The Zynga IPO may be yet another way to buy Facebook and the future that is social networking.
Zynga is the biggest maker of games on the Facebook platform. Some of its biggest hits include FarmVille, CityVille, and Zynga Poker. The company makes money through advertising and by selling virtual level-ups or gifts Facebook gamers can give to their friends.
The Zynga said it generates substantially all of [its] revenue and players through the Facebook platform and expect to continue to do so for the foreseeable future.
Indeed, every great platform not only benefits itself but also a slew of companies that joined the ride. For example, Google spawned Demand Media (NYSE:DMD), a company that's now worth over $1 billion and Twitter spawned TweetDeck, which was bought by Twitter for between $40 to $50 million.

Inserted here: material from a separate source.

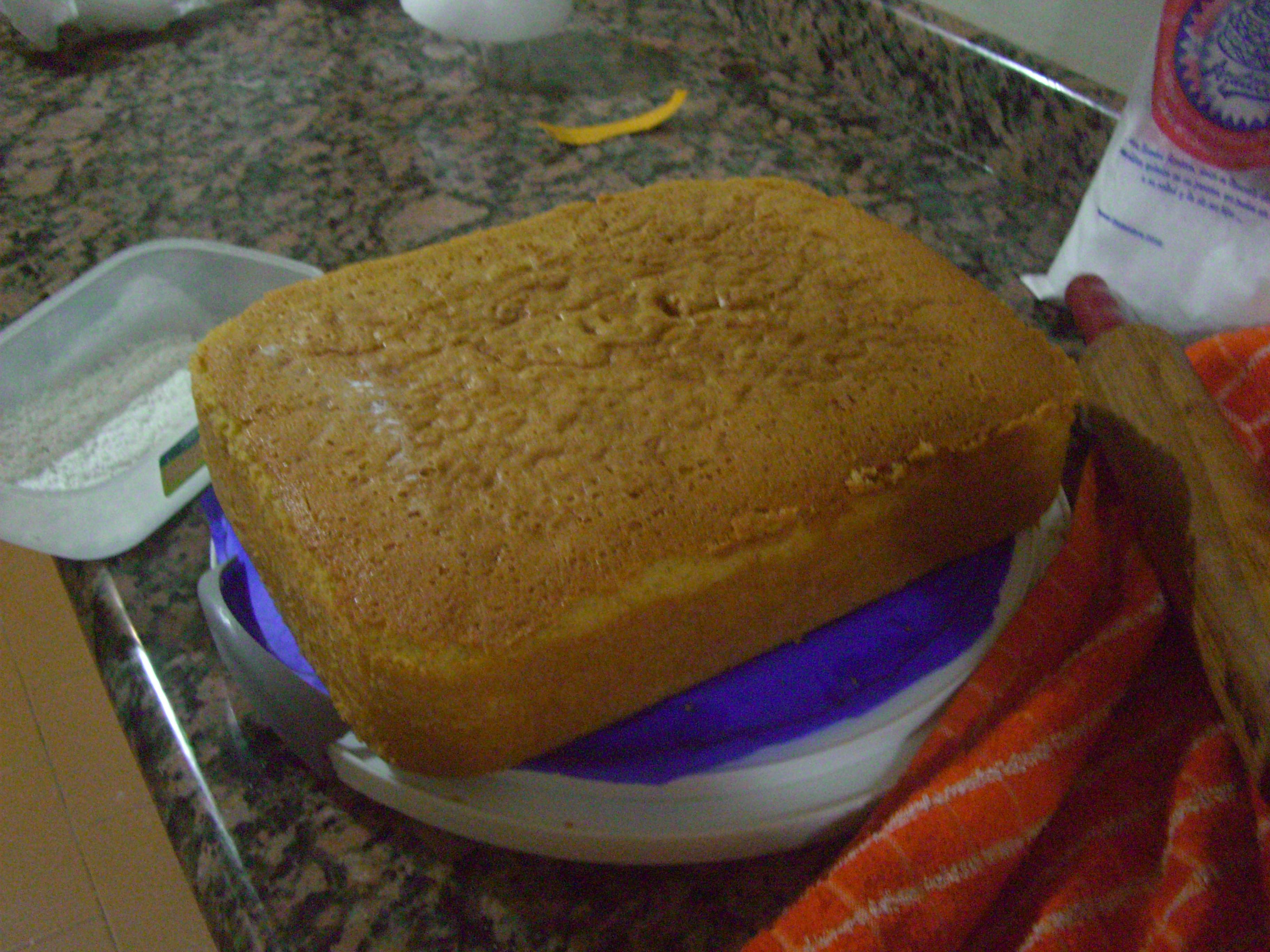 Una torta (pastel) de vainilla simple
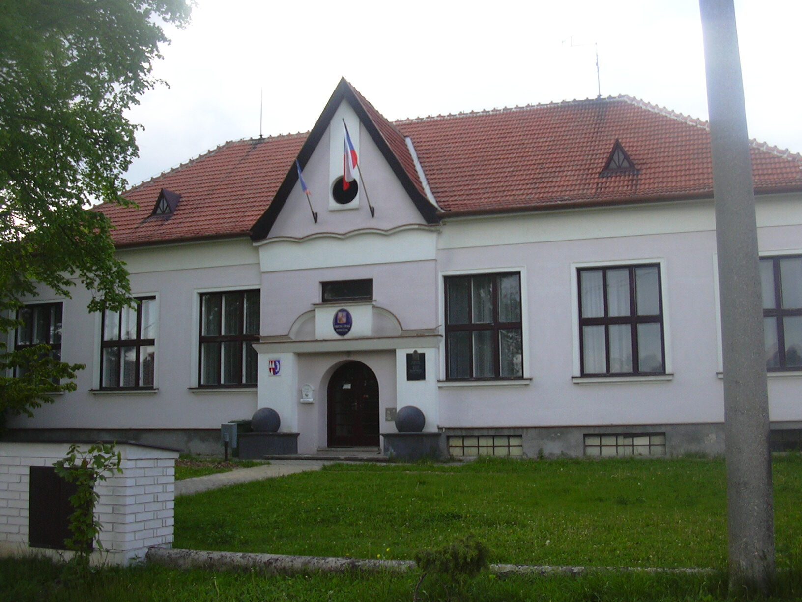 obecní úřad Rybníček (Vyškov- Czech republic)

Zynga is the most successful company based on the Facebook platform. Regardless of how well the Zynga team itself performs from this point forward, Zynga's financial success will undoubtedly be tied to that of Facebook and social networking.
If Facebook gets obliterated by Google +, Zynga's going to tank. If Facebook continues to grow at a blistering pace, Zynga's going to benefit.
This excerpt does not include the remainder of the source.